White Nose Syndrome
Pseudogymnoascus destructans (Pds) is the causative agent of White Nose Syndrome (WNS) in North American bat species, which has been wreaking havoc on bat populations throughout the United States and Canada.
First documented in Albany, NY in 2006, WNS has now been confirmed in 23 states and 7 Canadian provinces. The namesake of this disease is the white, fuzzy fungal growth on the muzzle of infected bats, however, the infection spans the entire body of the bat, most notably on the wings, where degradation is very prominent and destructive, leading to dehydration, fat depletion and more frequent arousals from hibernation.
Click here for more background information on White Nose Syndrome and Pseudogymnoascus destructans
Research: Pseudogymnoascus destructans and the Alternative Host Hypothesis
Fungi that infect mammals are notoriously opportunistic. The Alternative Host Hypothesis (Casadevall et al. 2003) classifies these fungal opportunists as environmental pathogenic fungi (EPF) due to their ability to persist in both the environment and on host species. Cryptococcus neoformans, a basidiomycete yeast, is used as a model to explain the Alternative Host Hypothesis. In this model, Casadevall et al. (2003) identifies “dual use virulence genes”. As their name suggests, these genes serve a dual function for the fungus. Primarily, these genes allow for survival of the fungus in the environment, however, these same genes also happen to have a major impact on its ability to infect a host organism. The pathogenic capabilities provided by these genes may be attributed to common environmental pressures placed on the fungus, such as, in the case of C. neoformans, predatory amoebas, nematodes and slime molds in the soil.
We hypothesized that P. destructans would fit the model of an Environmental Pathogenic Fungus (EPF), showing the ability to grow saprophytically in an environment it shares with its bat host (i.e. cave walls, soil, cave plants). Both C. neoformans and species in the genus Pseudogymnoascus have been co-isolated from moss in polar regions (Arenz et al. 2006). Growing the moss Polytrichum commune in vitro, I was able to show the ability of P. destructans to successfully colonize and reproduce on the living moss tissue in vitro. Our results supported the hypothesis that P. destructans does not need a bat host to survive and reproduce, and that it could fall under the definition of an EPF.
My next task was to attempt to identify potential virulence genes in P. destructans by using BLAST to compare amino acid sequences of the already identified C. neoformans dual use virulence genes with the genome of P. destructans, which is openly available on the Broad Institute database. Three dual use virulence genes had very high matches with the P. destructans genome: urease, superoxide dismutase, and aspartyl protease. To my knowledge, this is the first publication elucidating potential virulence genes in this organism.

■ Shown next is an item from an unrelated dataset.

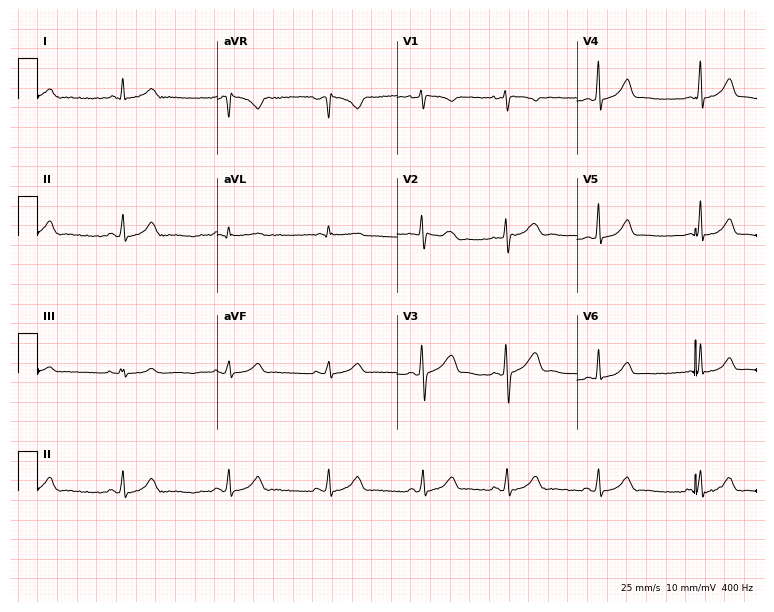
Standard 12-lead ECG recorded from a 32-year-old woman (7.3-second recording at 400 Hz). None of these six findings is recorded: first-degree AV block, right bundle branch block (RBBB), left bundle branch block (LBBB), sinus bradycardia, atrial fibrillation (AF), sinus tachycardia. Only these six findings were labelled.
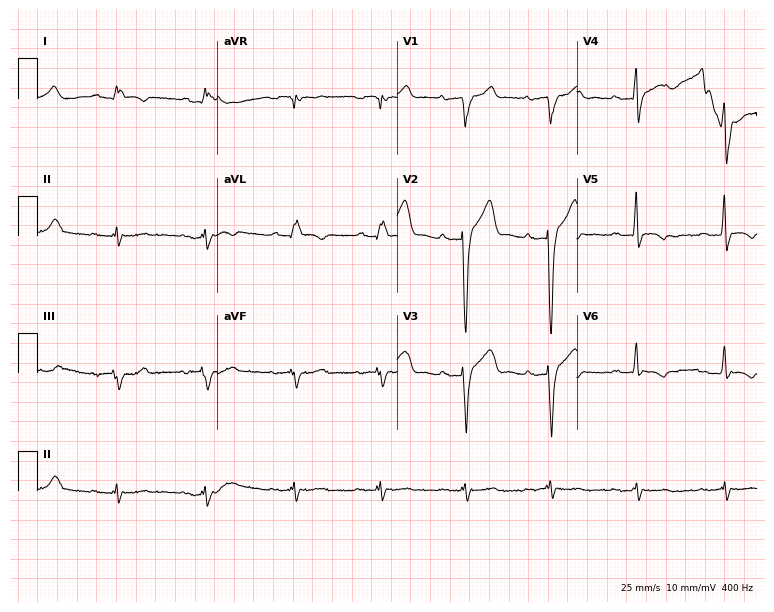
Electrocardiogram, a male, 65 years old. Of the six screened findings (first-degree AV block, right bundle branch block, left bundle branch block, sinus bradycardia, atrial fibrillation, sinus tachycardia), none is recorded.

I conducted this research while attending Lock Haven University for my BS in Biology, in the lab of Dr. Barrie Overton. A nice write up on his lab and research can be found in the My Haven Alumni magazine published for the Spring of 2014, as well as in this newsletter from the gantdaily.com
Arenz, B.E., B.W. Held, J.A. Jurgens, R.L. Farrell, and R.A. Blanchette. 2006. Fungal diversity in soils and historic wood from the Ross Sea Region of Antarctica. Soil Biology & Biochemistry, 38:3057–3064.
Casadevall, A., J.N. Steenbergen, and J.D. Nosanchuk. 2003. ‘Ready-made’ virulence and ‘dual use’ virulence factors in pathogenic environmental fungi—the Cryptococcus neoformans paradigm. Current Opinion in Microbiology, 6: 332–337.